Camino la arena caliente del verano donde se mueven y se tienden al sol mujeres de piel
aceitada, madres y padres felices en la alegría de sus hijos, y otros padres, los amarretes de
cariño, enfadados por tener la carga, justo ahora que era el descanso sin jefe ni empleados,
clientes o proveedores.
En el caos de mi derrotero, canasta al brazo, encuentro parejas de antaño y de hoy, solitarios
que escrutan rijosos y solitarios por convicción.
A todos les muestro el magma de mis papirolas y espero en silencio mientras sufro el instante,
resabio de una vieja timidez; cuando no surge el desdén condescendiente, y escudriñan,
hurgan, leen, siento en ese devenir el cosquilleo de una cercanía, de un mutuo atraparnos en
la propuesta distinta, y es suficiente, descubro que no me interesa el precio de una papirola,
que yo no vendo papirolas, acepto lo que me quieren dar y a veces las regalo. Así durante dos
veranos.
Es un once de Abril inesperado. El empleado de la oficina a cargo de asuntos de playa, sentado
detrás de un escritorio lleno de papeles y a la derecha un portarretrato con la foto de su familia
que me mira algo seria , pasó a leerme que no estando tipificado en el código, la figura de
vendedor playero de papirolas simples o papirolas con leyenda, y teniendo en consideración el
agravante que significa para la ecología del lugar las papirolas de ambos tipos abandonadas
en la arena o arrojadas al mar , ponía en mi conocimiento que en la próxima temporada
veraniega no me estaba permitida tal actividad; y agregó si tenía algo que decir.
Se me ocurrió musitar, tiene razón, y le sonreí. Levantó la cabeza, su cara era de distensión.
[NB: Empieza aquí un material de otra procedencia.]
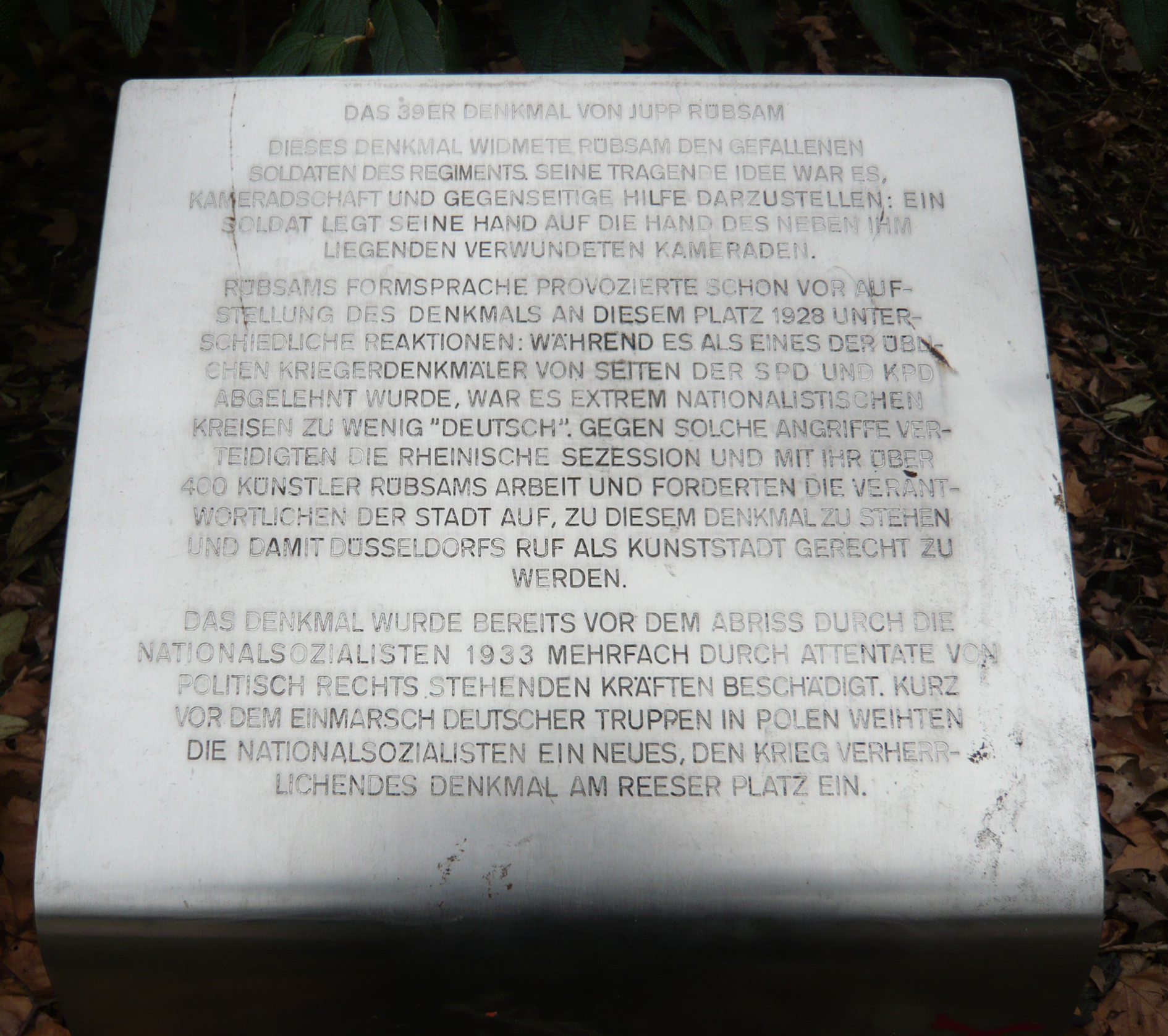 Gedenktafel Düsseldorf an der Tonhalle zu Skulptur von Jupp Rübsam 39erText: Das 39er Denkmal von Jupp Rübsam. Dieses Denkmal widmete Rübsam den Gefallenen des Regiments. Seine tragende Idee war es, Kameradschaft und Gegenseitige Hilfe darzustellen: ein Soldat legt seine Hand auf die Hand des neben ihm liegenden Verwundeten Kameraden. Rübsams Formensprache provozierte schon vor Aufstellung des Denkmals 1928 unterschiedliche Reaktionen: während es als eines der üblichen Kriegsdenkmäler von Seiten der SPD und KPD abgelehnt wurde, war es extrem nationalistischen Kreisen zu wenig "Deutsch". Gegen solche Angriffe verteidigte die "Rheinische Sezession" und mit ihr über 400 Künstler Rübsams Arbeit und forderten die Verantwortlichen der Stadt auf, zu diesem Denkmal zu stehen und damit den Düsseldorfs Ruf als Kunststadt gerecht zu werden. Das Denkmal wurde bereits vor dem Abriss durch die Nationalsozialisten 1933 mehrfach durch Attentate von politisch rechts stehenden Kräften beschädigt. Kurz vor dem Einmarsch deutscher Truppen in Polen weihten die Nationalsozialisten ein neues, den Krieg verherrlichendes Denkmal am Reeder Platz ein.

La familia del portarretrato ahora sonreía también, lo giré para que conocieran al aliviado esposo
padre, vocero obligado del final de una ilusión
Caminé un largo tiempo soñando papirolas por un sendero que se estrecha hasta la distancia
que media entre el aquí y el acá. La distancia del adiós.
Al principio, los pasos eran de una lenta procesión, velorio de nostalgia, catarata de recuerdos,
melancolías de andarín de la playa. Luego, la marcha cambió por la esperanza vagabunda de
un nuevo estío.
Llegué a mi casa, cercana al mar, en ese anochecer de otoño, sin luna y sin viento.
Encendí un fuego de leños en la parrilla, pensando en asar un chorizo de puro cerdo, una
entraña y algunas batatas. Guardé en un cajón las resmas de hojas en blanco, roté los cuadros
de la pared celeste, y sobre vencido aposté a vencedor.